The agents that handle 20-step tasks today are often constrained by what fits in the latency budget, not by what would produce the best result. As inference gets faster, those constraints loosen.
## Practical considerations for production
**Context management.** Agent tasks accumulate a lot of text. Tool results can be long. Conversation history grows with each step. Left unmanaged, context overflow will truncate earlier observations and break the agent's reasoning. The standard approaches are summarization (periodically compress earlier history into a shorter summary) and retrieval (store old observations externally and pull them back when relevant).

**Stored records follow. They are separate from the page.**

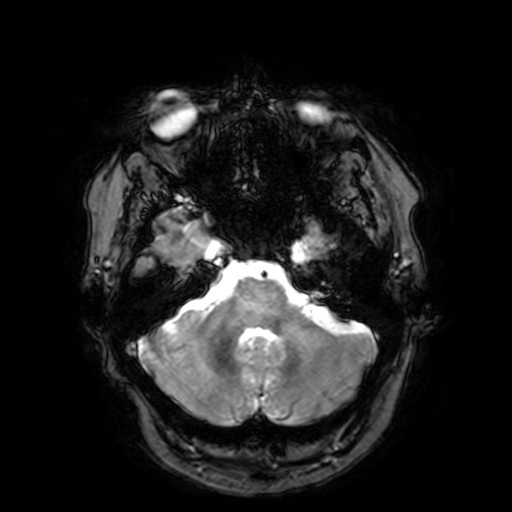
• modality — 3 Tesla brain MRI
• series — T2-weighted fast field echo with SENSE
• study — ring-enhancing brain masses
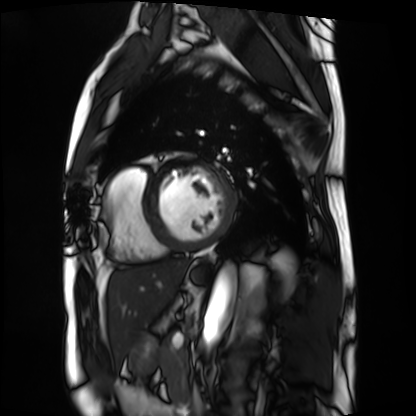
Cardiac MRI. Subject group: patient.
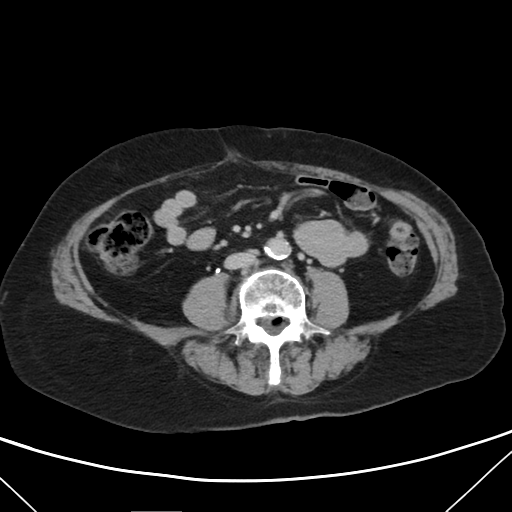
| field | value |
|---|---|
| modality | multiphase abdominal CT, liver, delayed phase |
| patient | female, age 74 |
| history | viral hepatitis |
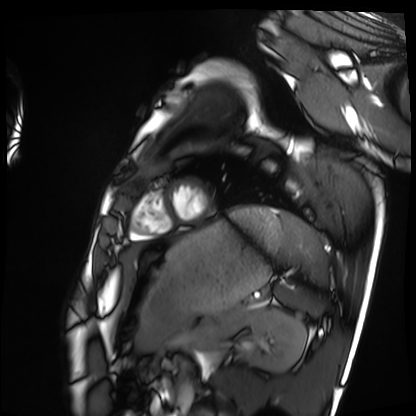
  modality: cardiac MRI
  cohort: healthy volunteer
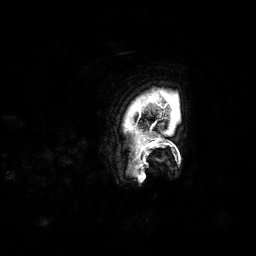
{"modality": {"type": "brain MRI", "field_strength": "3T"}, "series": "3D T1-weighted", "study_topic": "ring-enhancing brain masses"}
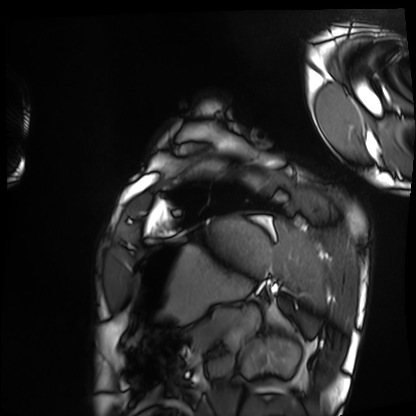
Cardiac MRI. Subject group: healthy volunteer.
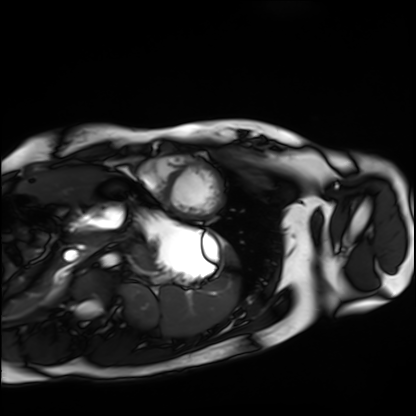
Cardiac MRI.
Subject group: healthy volunteer.
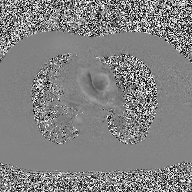
2D phase-contrast cine MRI of the ascending aorta, high-resolution GRAPPA acquisition.
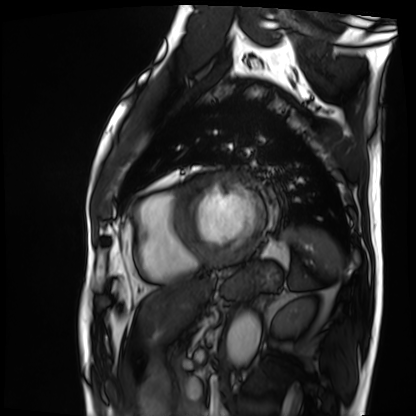
Cardiac MRI. Subject group: patient.
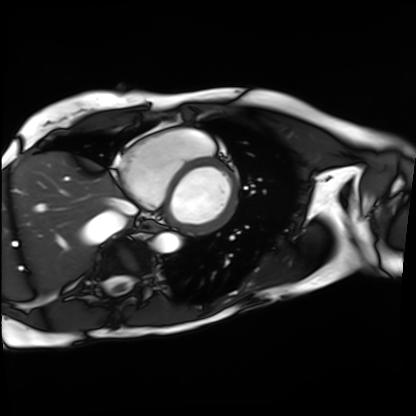
Case:
– modality: cardiac MRI
– subject group: patient

**Structured output reliability.** Agents depend on the model generating valid tool call JSON. Parsing failures cause retries, which compound latency. Use a serving stack that supports grammar-constrained decoding or native function calling to minimize parse failures.
**Observability.** Debugging a 15-step agent from logs is painful. You want traces that show each step's input, output, token count, latency, and whether it was a retry. Most frameworks have integrations with tracing tools (LangSmith, LangFuse, Arize). Set these up before you go to production.
**Failure modes.** Agents fail in ways that chat doesn't. The model can get stuck in a loop, calling the same tool repeatedly without making progress. It can hallucinate tool arguments. It can lose track of the original goal after many steps. You need timeouts, step count limits, and sanity checks. Budget: how many LLM calls am I willing to spend before forcing a stop?
**Testing.** Unit testing individual tools is straightforward. End-to-end testing agents is harder because the path through the agent is non-deterministic. Build a small suite of tasks with known correct outcomes, run the agent against them, and measure success rate and step count. Regression testing becomes important when you change the model or the prompts.
## Getting started
If you are new to building agents, start with ReAct and LangGraph. ReAct is well-studied and its failure modes are understood. LangGraph gives you enough structure to build something maintainable without too much abstraction overhead.
Wire it up to a fast inference endpoint from the start. The biggest mistake teams make is building against a slow model and then trying to optimize later. Latency shapes architectural decisions early in development. If your first prototype runs in 3 seconds per step, you will design around that budget. If it runs in 300ms per step, you will build differently.
General Compute's API is OpenAI-compatible, so pointing an existing LangGraph or AutoGen setup at our endpoint is a one-line change:
```python
from openai import OpenAI
client = OpenAI(
api_key="your-key",
base_url="https://api.generalcompute.com/v1"
)
```
From there, the rest of your agent code stays the same. The latency difference shows up in the wall clock time on your first test run.
Agentic systems are still maturing. The patterns are stabilizing, the frameworks are still changing, and best practices around memory and evaluation are not fully settled. But the fundamentals -- loop, observe, think, act -- are not going anywhere. Building fluency with those fundamentals and the constraints that shape them is the most durable investment you can make as the space evolves.